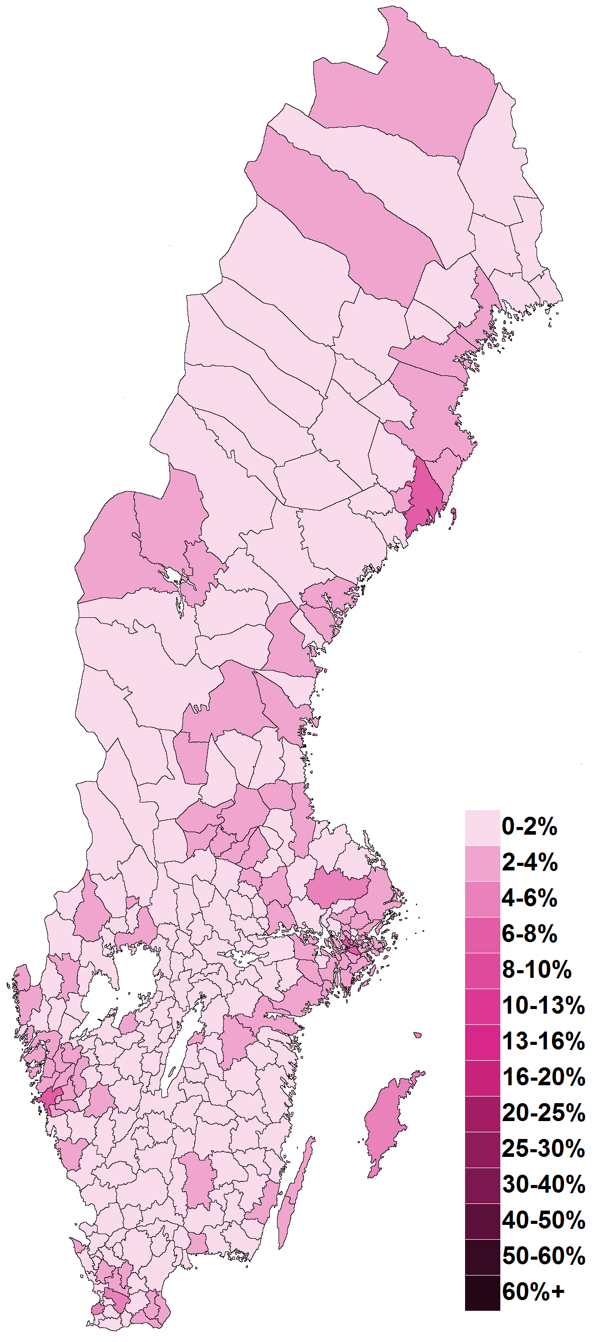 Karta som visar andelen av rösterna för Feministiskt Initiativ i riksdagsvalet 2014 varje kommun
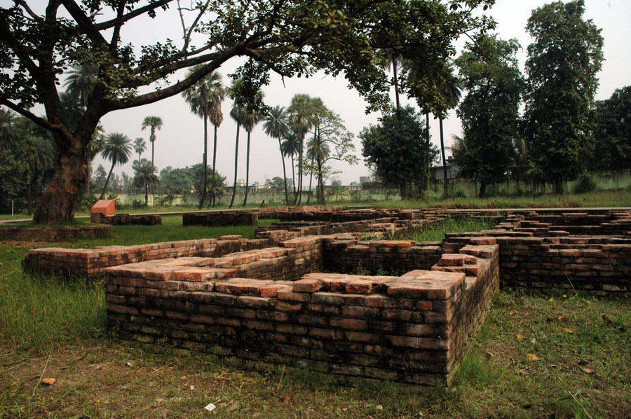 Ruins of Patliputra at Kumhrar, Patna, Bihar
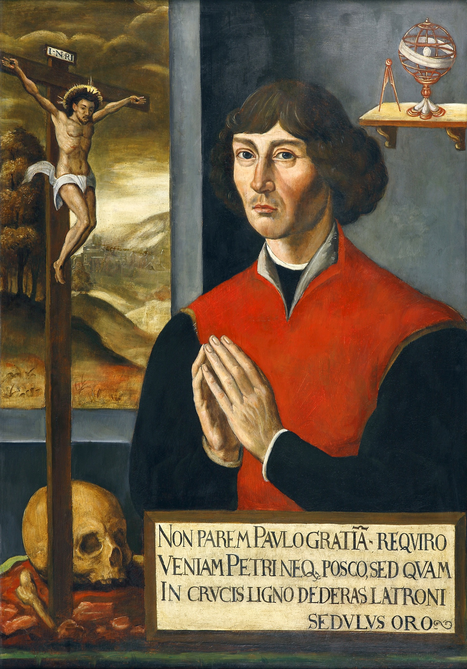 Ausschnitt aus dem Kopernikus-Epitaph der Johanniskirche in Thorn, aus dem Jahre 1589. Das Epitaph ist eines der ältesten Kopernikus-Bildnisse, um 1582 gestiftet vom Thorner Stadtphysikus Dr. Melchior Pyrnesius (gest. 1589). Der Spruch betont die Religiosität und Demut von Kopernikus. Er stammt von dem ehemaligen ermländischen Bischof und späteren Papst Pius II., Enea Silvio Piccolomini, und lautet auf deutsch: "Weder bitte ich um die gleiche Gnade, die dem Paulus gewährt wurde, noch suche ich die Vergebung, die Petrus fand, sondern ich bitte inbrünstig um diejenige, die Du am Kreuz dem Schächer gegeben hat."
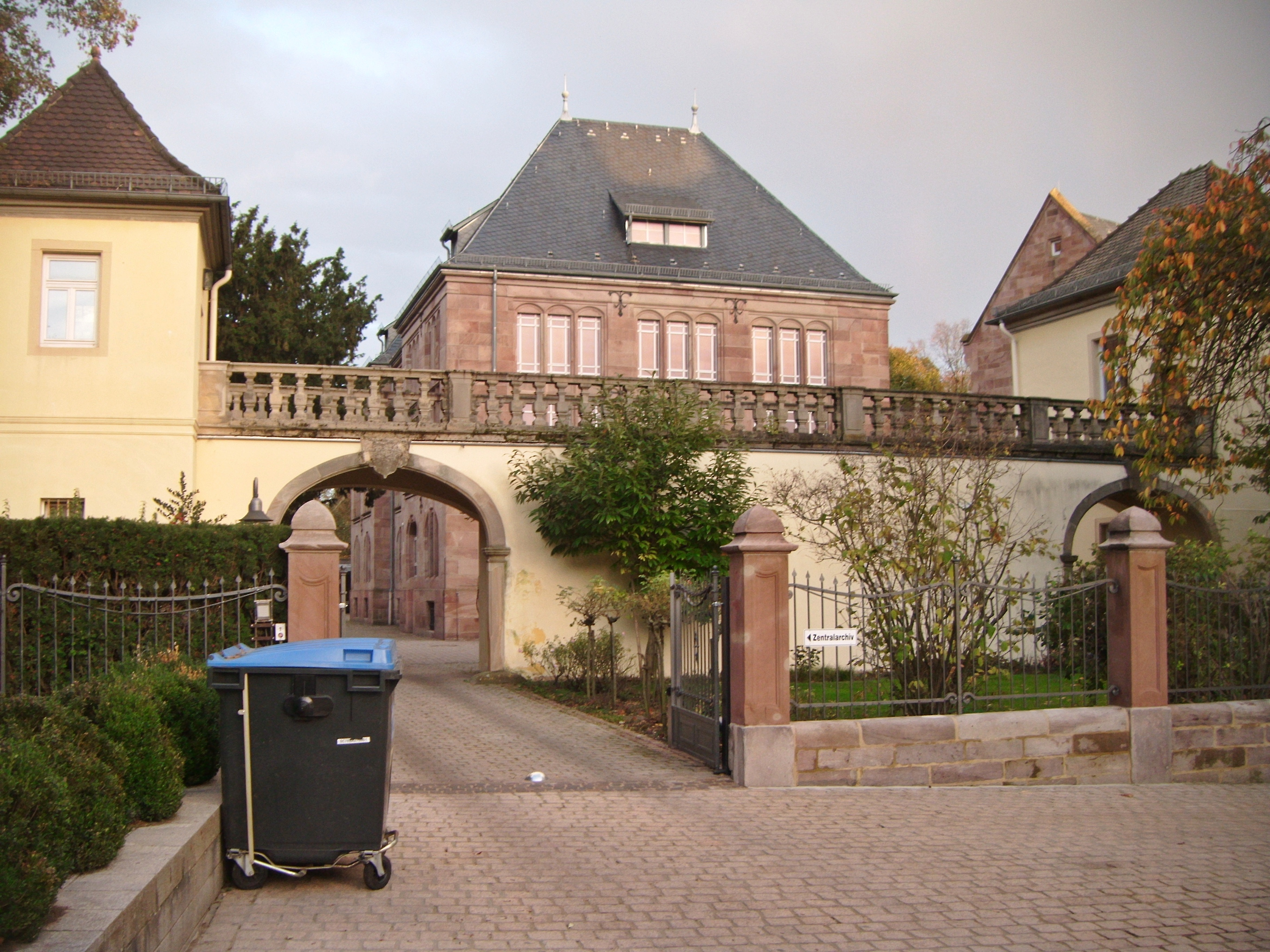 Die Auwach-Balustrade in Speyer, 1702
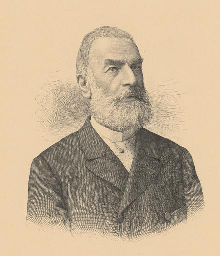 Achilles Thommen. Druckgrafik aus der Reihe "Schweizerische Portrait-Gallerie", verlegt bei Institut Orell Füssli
--- --- ---
Exactly restate the lines from the one holding "Die Auwach-Balustrade in Speyer, 1702" to the final line of the records above, including both and excluding pictures.

Task output
 Die Auwach-Balustrade in Speyer, 1702
 Achilles Thommen. Druckgrafik aus der Reihe "Schweizerische Portrait-Gallerie", verlegt bei Institut Orell Füssli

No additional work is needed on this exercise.